Mais de temps en temps, il est bon de remettre les pendules à l'heure.
Le ciel devient plus clair... l'atmosphère plus sereine...
Dans son journal du jeudi 28 février 2008, les Nouvelles ont sorti un
article sur Dumbéa dont la teneur est un tissu d'inexactitudes et la
tournure tendancieuse et peut-être même sanctionnable. J'ai bien sûr,
comme il se doit dans pareil cas, téléphoné au rédacteur en chef et à
la journaliste dans l'intention d'user de mon droit de réponse. Mais
ces derniers m'ont rétorqué que ce droit était contestable puisque cet
article ne faisait que relater les propos des électeurs recueillis
dans les rues de Dumbéa. Autrement dit, quand les Nouvelles enquêtent
à Dumbéa, ils ne rencontrent que des mécontents.... Il n'y a pas
d'écoles à Dumbéa, pas de station d'épuration, pas d'infrastructures
sportives, pas de salles culturelles, pas de salle de musique, aucun
évènement digne de ce nom, pas même l'omelette géante... ils n'en ont
jamais entendu parlé ! Dumbéa se meurt... faute de projets et
d'infrastructures....
A côté de cela, la même journaliste a sorti un article sur le Mont
Dore le samedi 1er mars : Et là, comme par miracle, "TODO VA BENE", la
vie est belle et les habitants sont aux anges !!!! enfin, là, pas
question de relater le sentiment des électeurs rencontrés dans la rue.
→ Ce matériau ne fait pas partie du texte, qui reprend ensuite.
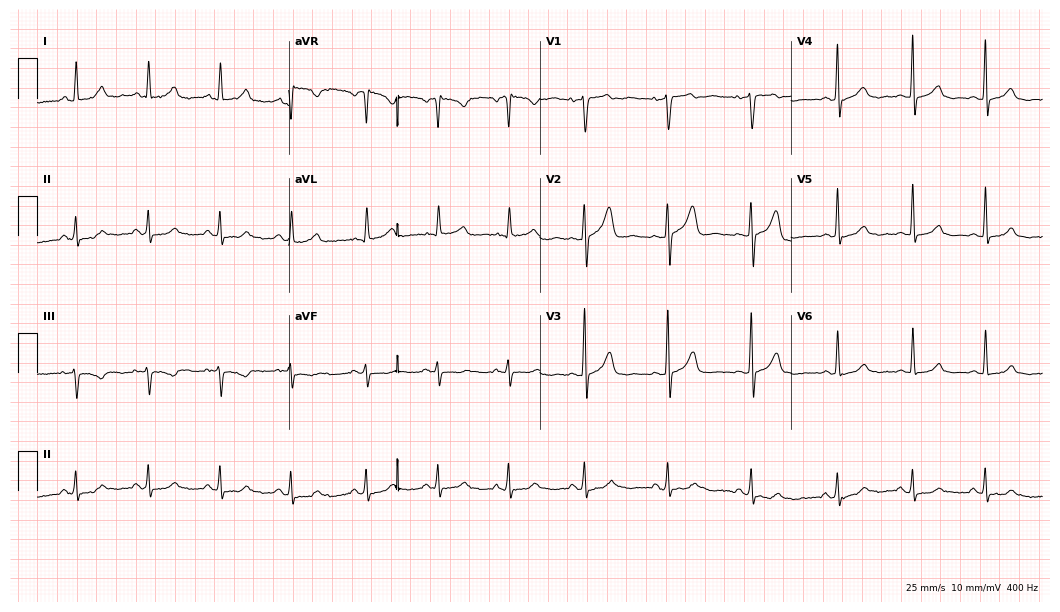
12-lead ECG (10.2-second recording at 400 Hz) from a woman, 34 years old. Labelled as a normal ECG.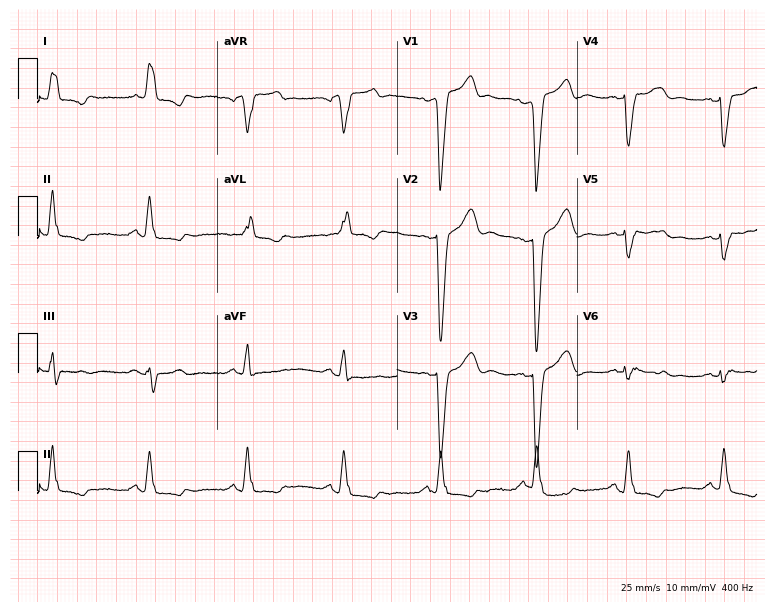
Standard 12-lead ECG recorded from a 77-year-old male patient. The tracing shows left bundle branch block.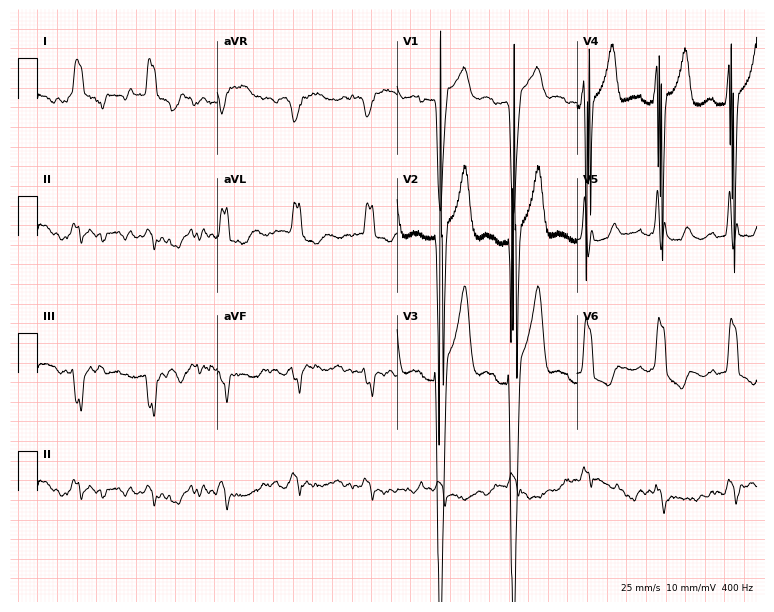
ECG — a 69-year-old female. Screened for six findings — first-degree AV block, right bundle branch block (RBBB), left bundle branch block (LBBB), sinus bradycardia, atrial fibrillation (AF), sinus tachycardia — none is recorded. Only these six findings were labelled.

L'article tait les choses qui fâchent.
Eh oui, dans ce
journal, 2 poids, 2 mesures !
J'ai donc décidé, à l'occasion de notre journée récréative du Parc
Fayard, de répondre publiquement à cet article au lieu de présenter à
la presse, comme prévu, le programme de notre liste.
Et
MIRACLE : MON
STRATAGÈME A MARCHE !
Le lundi 3 mars
j'avais enfin mon droit de réponse.
Oh ! bien sûr, un article à la sauce "Nouvelles", mais tout de même,
dans l'article de Catherine Lehe, j'y ai lu l'essentiel et je suis sûr
que les dumbéens sauront lire à travers les lignes et élaguer le côté
tendancieux de certaines phrases et l'inexactitude de certains faits.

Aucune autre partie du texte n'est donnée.